Another area that I keep bouncing around on currently is the file structure of my CFC collection. As you can see from the arguments I have shown I store them under the com/sbcs/protask directory. However, I currently plop each in a directory that applies to the object as well - so there is some redundancy in the calling of the bean objects such as com.sbcs.protask.user.user. I may change that so that they are all in the same root directory later. Currently the only cfc’s in my root com.sbcs.protask directory are projects.cfc, project.cfc, daofactory.cfc, and gatewayfactory.cfc. You’ll notice I did add the pattern name to the factory objects and that is because that makes sense to me. I also add DAO to plain dao objects. However, plain gateways dont have the word gateway in their name. For instance one gateway is projectissues.cfc which deals with many ISSUEs within a PROJECT.
One drawback to my current setup - and I really don’t view it as much of a drawback - is that I have a very large number of methods in my project.cfc (the facade object). Alot of these methods map directly to a method in one of the dependant classes so that my project.cfc method just consists of lines like:
<cffunction name="getUserIssues" access="public" output="false" returntype="query"> <cfargument name="userID" type="string" required="true" /> <cfreturn variables.instance.issues.getAssignedTo(arguments.userID) /> </cffunction>
The reason I don’t consider this a real drawback is because the API for anyone else is very simple. They only have to know about the methods exposed via projects.cfc and project.cfc.
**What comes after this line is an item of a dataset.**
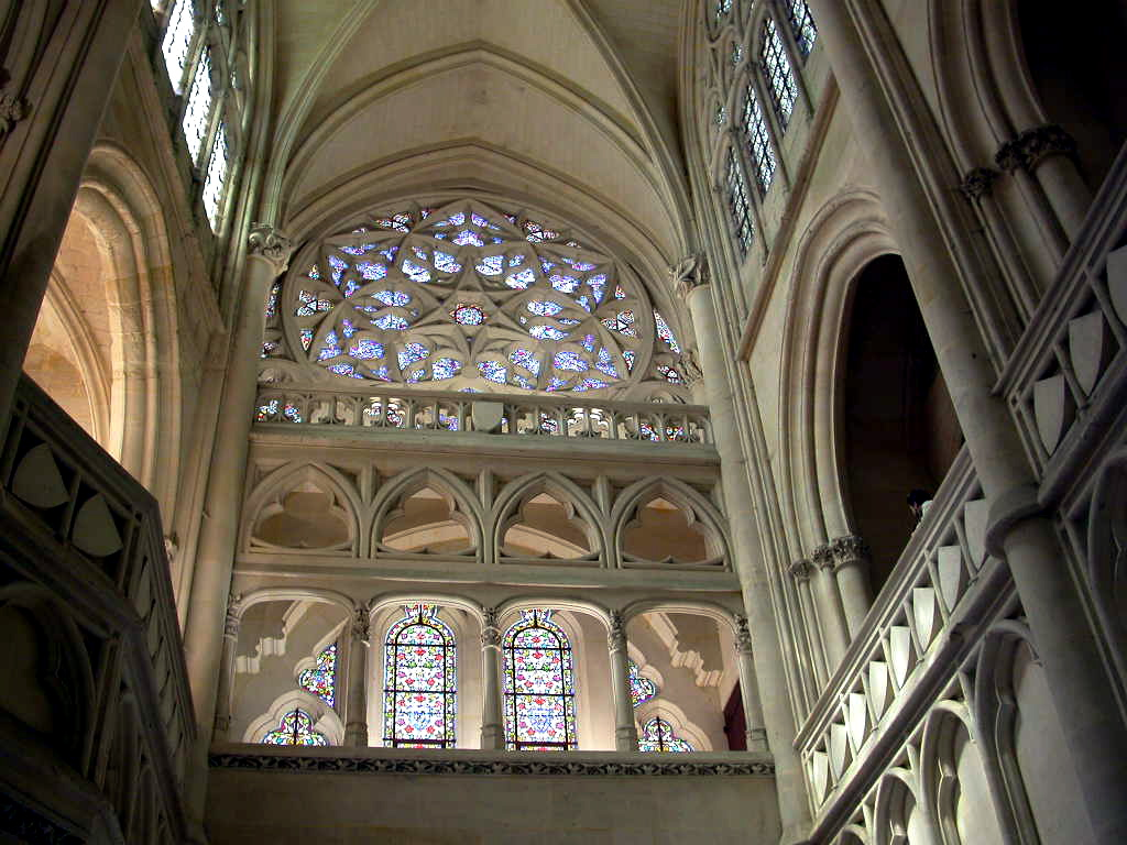 Chateau de Pierrefonds , Oise, France

They never have to worry about instantiating any other object as project.cfc will generate new, empty single instance objects for everything they might need to directly interface. The only objects beyond projects and project that expose their internal methods are the bean objects which expose all of their getters and setters.
The exposed getters and setters will probably be modified in the future to support the use of a transfer object where applicable as it seems there will be less overhead in using them, especially when dealing with the display of an objects data (calling multiple getters on an object).